La intención de esas viñetas es la parodia de un sistema educativo esclerótico y cruel, adoptado por la escuela y la familia, donde la voluntad de los niños casi no existe. Esas primeros Zipizapes fueron pronto censurados por una ley específica para la prensa infantil y los maltratos exagerados pasan a fase hiperrealista para la época: zapatilla voladora, libros sobre brazos en cruz, cuarto de los ratones o Don Pantuflo blandiendo el sacudidor de colchones con triste épica doméstica.
No sabemos si Zipi (el rubio) y Zape (el moreno) son monocigóticos o bivitelinos. Sabemos que aparecieron por primera vez en el número 57 de la colección Pulgarcito --se puede leer esa primera historieta en la web de Tebeosfera-- inspirados en la serie alemana de Los Cebollitas, los dibujos animados favoritos de Fassbender en Malditos Bastardos, otros hermanos gemelos traviesísimos que despiertan el caos allá por donde pasan, que a su vez se inspiran en un protocómic en verso de otros gemelos literarios de origen alemán llamados Max y Moritz, publicada aquí hace unos años por Impedimenta, formando así una cadena de evolutiva inversa a través del folclore de los tiempos que quién sabe si acaba en los mismos Castor y Pólux, los dioscuros hijos de Leda y hermanos de Helena de Troya.
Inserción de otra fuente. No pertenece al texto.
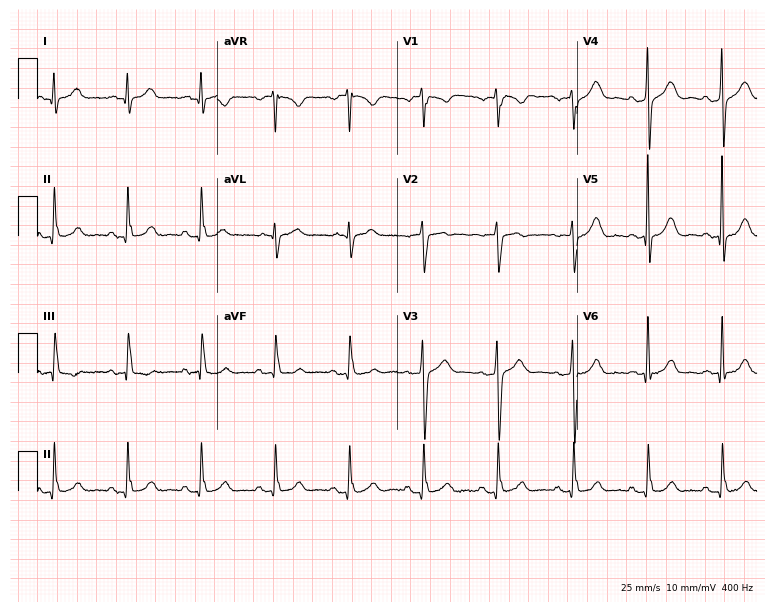
Standard 12-lead ECG recorded from a male, 68 years old. Read as a normal ECG.

El éxito de la serie infantil es sostenido y exponencial. Con los años las tiras crecen en páginas y popularidad mientras la altura de sus protagonistas mengua como en aquel relato de Matheson, a la vez sus facciones se redondean al gusto del dibujo de la época y empezamos a poder a diferenciar su personalidad. Ya en los 70, los gemelos, robinhoods de tirachinas, protagonizan su propia revista y con el pasar del tiempo, sus rostros empiezan a aparecer en mercadotecnia de lo más variada: películas, videojuegos, pastelitos.
Se convierten en el segundo TBO español más traducido y vendido solo detrás de Mortadelo y Filemón. Anidan, en fin, en el corazón sentimental del país. En la actualidad se celebra su setenta aniversario, y pese a algunos achaques --no hay ninguna colección de cómics en marcha-- siguen vivísimos en la memoria colectiva. Hace algunos años dos de sus películas fueron un éxito en las pantallas de cine. En la página web Humoristán, creada por La Fundación Gin, se acaba de inaugurar una exposición virtual de viñetas Escobar, 70 años de Zipi y Zape donde se rinde homenaje a su memoria.
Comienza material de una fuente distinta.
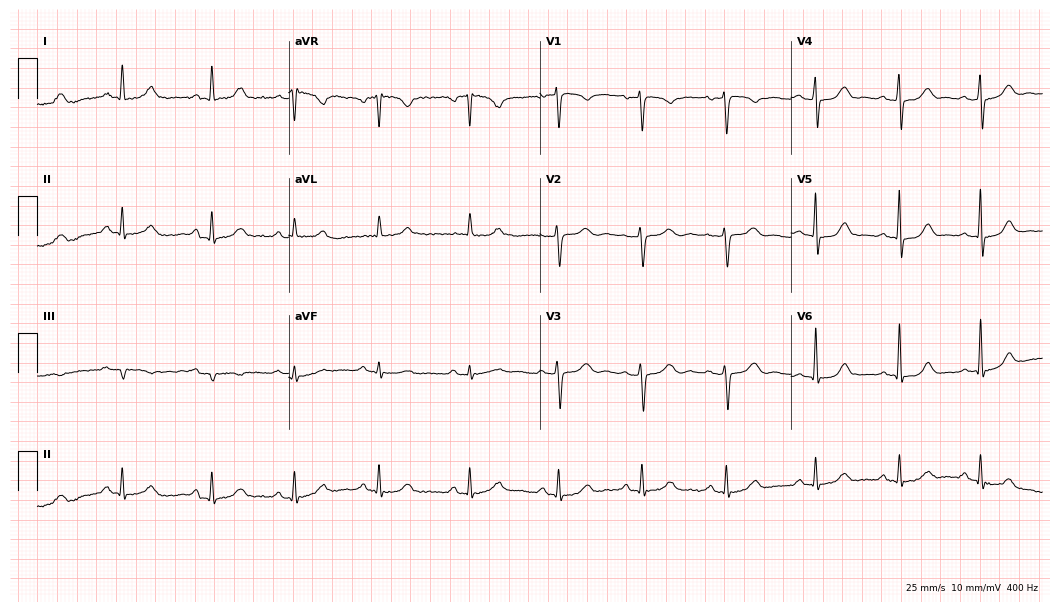
12-lead ECG (10.2-second recording at 400 Hz) from a 50-year-old female patient. Labelled as a normal ECG.

Debo reconocer que la justificación del título de la crónica, que extrañamente nació antes que el propio artículo e impuso su misteriosa ley, me ha llevado algún quebradero de cabeza. En un primer momento pensé que Zipi podía ser del Madrid y Zape del Barça, uno de derechas y otro de izquierdas. Después, más consistentemente, pensé que el título encontraba su razón de ser en la propia figura de Josep Escobar, clarísimo ejemplo de resistencia republicana en la España franquista.
Se me ocurre ahora otro punto de vista no sé si más acertado, pero sí más original. Tal vez la familia Zapatilla sean los hermanos Machado de nuestra infancia. Así como Manuel y Antonio sintetizaban en sus divergentes sensibilidades las famosas dos Españas, Zipi y Zape y sus padres también se muestran indomables en la defensa de su propio país. El país de la infancia, por parte de los pequeños, donde reina el libre albedrío, la alegría sin cortapisas y el vendaval aventurero frente a ese otro bando enemigo que castiga con disciplina: el casposo y artrítico país de los mayores representado por los padres. Todavía no sé a cuál de los bandos pertenezco.